DILEMA PENULISAN SEJARAH PERJUANGAN ORANG KARO


Rommel Curaming, seorang ahli sejarah Asia Tenggara, mengatakan penulisan sejarah Indonesia sangat nasionalistik. Dikenal sebagai Indonesiasentris, penulisan sejarah nasionalis merujuk kepada keseluruhan upaya tersebut dengan tujuan utama dan/atau capaian akhirnya, disengaja atau tidak, adalah penerimaan dan pengesahan atas keberadaan Indonesia sebagai bangsa-negara.

Bagaimana halnya dengan penulisan sejarah Karo dalam perjuangan (bersenjata) melawan penjajahan Belanda? Sifat nasionalistik itu juga ternyata cukup menonjol. Siapa saja yang mengangkat senjata melawan penjajajah Belanda dianggap sebagai pahlawan yang berjuang atas dorongan rasa kebangsaan atau nasionalisme (meskipun pada masa itu dibenak mereka belum terlintas konsep nation-state). Lalu sejarah perjuangan tokoh tersebut disusun sedemikian rupa sehingga mengarah kepada upaya untuk meneguhkan perjuangannya yang anti penjajahan. Atau, secara sengaja tidak membeberkan fakta yang dianggap bisa merugikan citra kepahlawannya. Ujung-ujungnya gelar pahlawan nasional yang diincar agar dianugerahkan oleh pemerintah kepadanya.

Akibat sikap nasionalistik tadi, penulisan sejarah perjuangan orang-orang Karo yang 
memainkan peranan penting, katakanlah dalam perang kemerdekaan, tidak dapat kita ketahui secara utuh, mendalam dan obyektif. Disamping barangkali tidak ada niat melakukan penulisan seperti itu karena berbagai pertimbangan (keterbatasan dana salah satunya), buku-buku yang sejauh ini sudah terbit masih mengandung beberapa kekurangan.

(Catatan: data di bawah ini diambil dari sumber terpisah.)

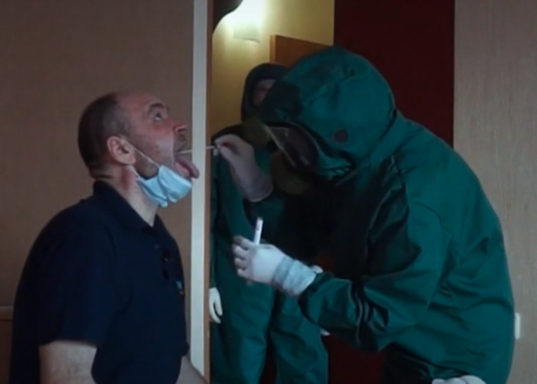 Процесс взятия проб на наличие COVID-19 у корреспондента и оператора «Вестей Алтая» Николая Березовского в г. Рубцовск Алтайского края
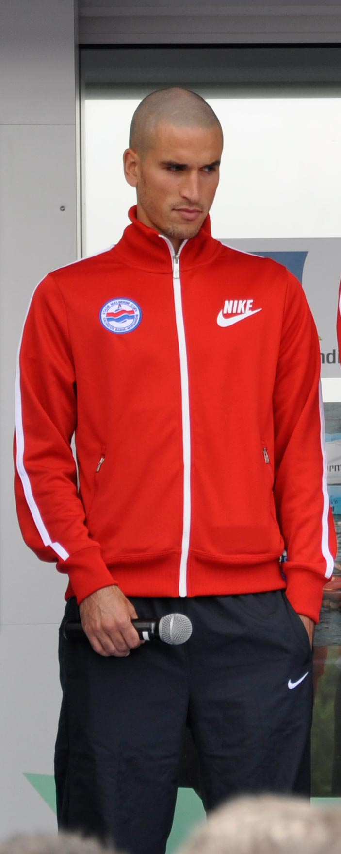 Jean Calvé lors de la présentation des recrues de Caen.
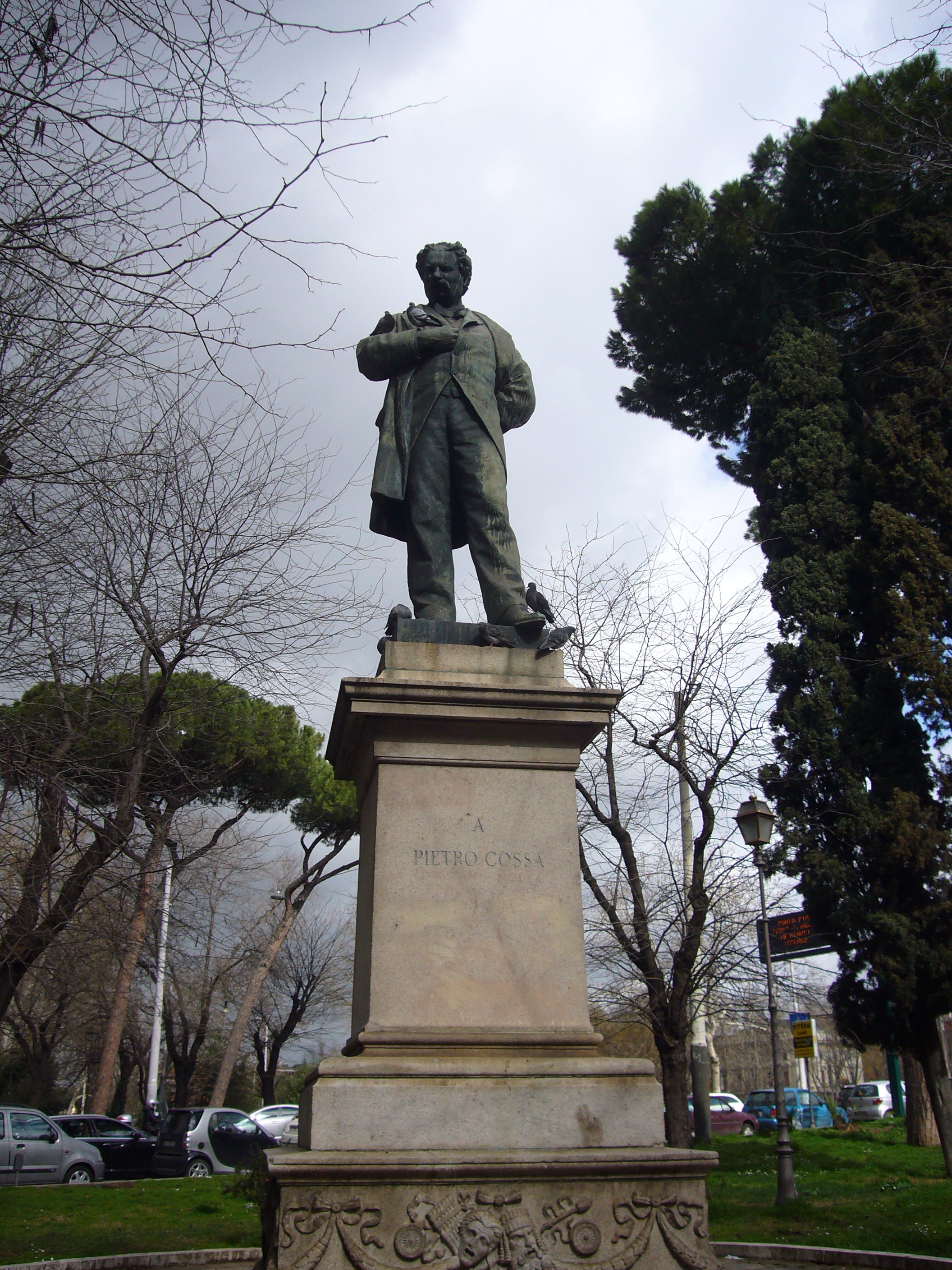 Roma, piazza della Libertà, monumento a Pietro Cossa (Adolfo Sanguinetti, 1895)
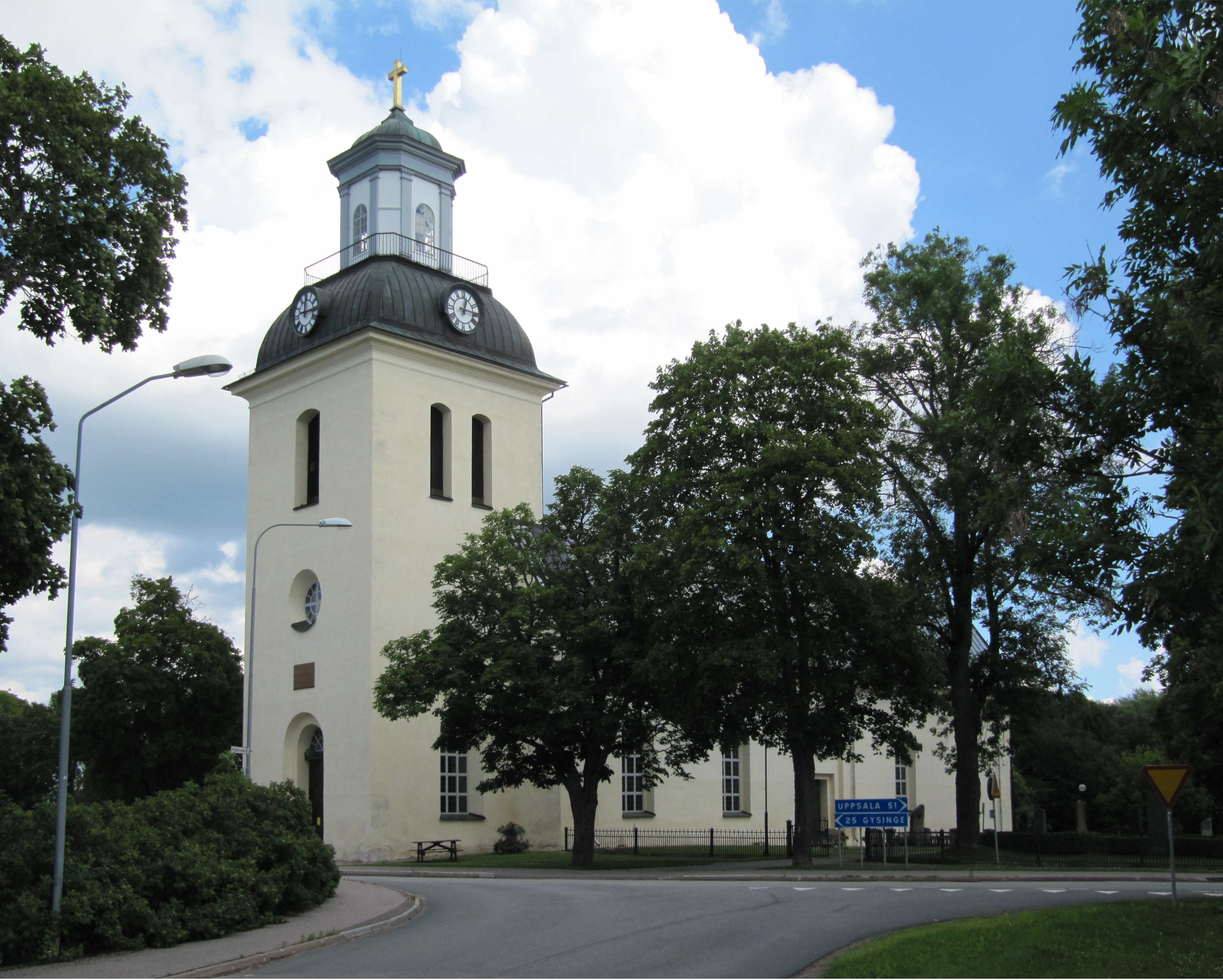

Pertama, soal obyektifitas. Buku-buku itu pada umumnya buku biografi dari pelaku sejarah. Sebagaimana biasanya sebuah biografi, pemilihan fakta atau sudut pandang terhadap sebuah peristiwa didasarkan pandangan si tokoh bersangkutan. Kedua, alasan tenggang rasa. Untuk menjaga perasaan pihak-pihak yang terlibat atau terkait dalam suatu peristiwa suatu masalah tidak dianalisa secara kritis. Bahkan tidak disebut secara ekplisit. Ketiga, lebih banyak bicara soal pohon sehingga hutannya tidak kelihatan. Artinya, banyak yang diungkapkan secara rinci bahkan cenderung kronologis. Keempat, kecenderungan menggunakan gaya bahasa eufisme guna memberikan kesan yang lebih halus, misalnya kegiatan indoktrinasi dikatakan ceramah (selain istilah itu belum dikenal pada masa itu, juga tidak mengena untuk menggambarkan apa yang sesungguhnya terjadi).

Mengenai sikap tenggang rasa terhadap teman seperjuangan, sebagai contoh kita ambil peristiwa tahun 1947. Terjadi pembunuhan terhadap aristokrat Karo, termasuk mereka yang pernah bekerja dibawah pemerintahan kolonial Belanda atau bekas KNIL yang sudah bebas dari tahanan revolusi sosial. Ada yang ikut mengungsi bersama rakyat di wilayah Republik. Barisan Harimau Liar (BHL) di Tanah Karo pimpinan Payung Bangun dituduh membantai mereka. 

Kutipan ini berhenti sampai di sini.